Ausland08. November 2023

Gezerre um Acciaierie Ilva

Rom und ArcelorMittal ringen um Zukunft des größten Stahlwerks Europas im italienischen Tarent. Basisgewerkschaft USB fordert Abbruch der Verhandlungen

von Gerhard Feldbauer

Im süditalienischen Taranto steht das größte Stahlwerk Europas. Doch die Zukunft der Acciaierie Ilva ist ungewiß, denn das Werk steckt seit langem in der Krise. Seit Jahren verhandelt die italienische Regierung mit ArcelorMittal über eine Übernahme durch den offiziell in Luxemburg ansässigen Konzern. Nun hat die Basisgewerkschaft USB in Rom den Abbruch der Verhandlungen gefordert, wie sie am Montag in einer Pressemitteilung bekanntgab.

ArcelorMittal habe sich »nie an eine Vereinbarung gehalten und nur in seinem eigenen Interesse gehandelt«, erklärte die USB. Es müsse verhindert werden, daß die Regierung dem bankrotten Management erneut mit öffentlichen Geldern unter die Arme greife.
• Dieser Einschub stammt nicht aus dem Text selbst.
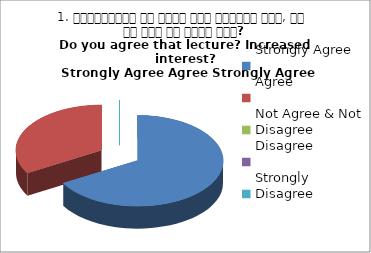
| Category | 1. व्याख्यान से रूचि में वृद्धि हुई, आप इस बात से सहमत हैं?
Do you agree that lecture? Increased interest?
 Strongly Agree Agree Strongly Agree |
|---|---|
| Strongly Agree | 2 |
| Agree | 1 |
| Not Agree & Not Disagree | 0 |
| Disagree | 0 |
| Strongly Disagree | 0 |

Von der in der Vergangenheit verabredeten Entwicklung eines Industrieplans im Rahmen eines Programmabkommens sei nichts übriggeblieben, so die USB weiter. »ArcelorMittal wird weiterhin den Staat erpressen und ihn zu ständigen wirtschaftlichen Interventionen zwingen, um Arbeitsplätze zu schaffen, während die Umweltpolitik weiter die Bürger belasten wird. Als USB werden wir, wenn es keine wirkliche Diskussion über Lösungen gibt, mit aller Härte den Widerstand mobilisieren.«

Zuletzt hatte es im September einen 24-stündigen Streik gegeben, weil ArcelorMittal und die italienische Regierung eine Lösung für das Stahlwerk immer wieder hinausgezögert hatten. Zum Arbeitskampf hatten die Gewerkschaften FIM, FIOM und UILM aufgerufen, nachdem ein Treffen der Regierung von Ministerpräsidentin Giorgia Meloni mit Gewerkschaftsvertretern ergebnislos verlaufen war. Das Treffen, so damals CGIL-Generalsekretär Maurizio Landini, sei über Absichtserklärungen nicht hinausgekommen und habe keine Antworten auf den Konflikt gegeben. Landini forderte »konkrete Lösungen für alle betroffenen Arbeiter«.

2017 wollte ArcelorMittal, der zweitgrößte Stahlkonzern der Welt, das Ilva-Werk übernehmen. Ein Jahr später zog der Konzern seine Kaufzusage jedoch zurück, weil die damalige Regierung Conte in einem Klimadekret strengere Umweltschutzauflagen für die Sanierung des Stahlwerks festgelegt hatte. Nachdem der italienische Staat nach langen Verhandlungen zugesagt hatte, im Falle eines Verkaufs weiterhin 60 bis 70 Prozent seines Flachstahlbedarfs von Ilva zu beziehen, und »bedeutende Investitionen« versprochen hatte, schlossen beide Seiten 2020 ein neues Abkommen, in dem ArcelorMittal die endgültige Übernahme bis Mai 2022 zusagte. Nachdem 2021 mehrere Ilva-Manager wegen der Folgen der Kontamination zu langjährigen Gefängnisstrafen verurteilt worden waren, verlangte ArcelorMittal Garantien, daß ihr Management verschont bleibe. Seitdem ist der Deal nicht zustandegekommen, wofür sich beide Seiten gegenseitig die Schuld geben.

Das Stahlwerk Ilva ist einer der größten Umweltverschmutzer Italiens. Dioxine, Schwefeldioxid und andere tödliche Gifte entweichen aus den Schornsteinen des rund 15 Quadratkilometer großen Werks, die Bewohner der Region leiden überdurchschnittlich oft an Herz-Kreislauf- und Atemwegserkrankungen, Tumoren und Leukämie, Tausende Arbeiter und Anwohner erkranken an Krebs, 400 sind bereits daran gestorben. Der in Straßburg ansässige Europäische Gerichtshof für Menschenrechte (EGMR) verurteilte den italienischen Staat 2019 und erneut 2022, weil er Leben und Gesundheit der Ilva-Arbeiter nicht ausreichend geschützt hatte.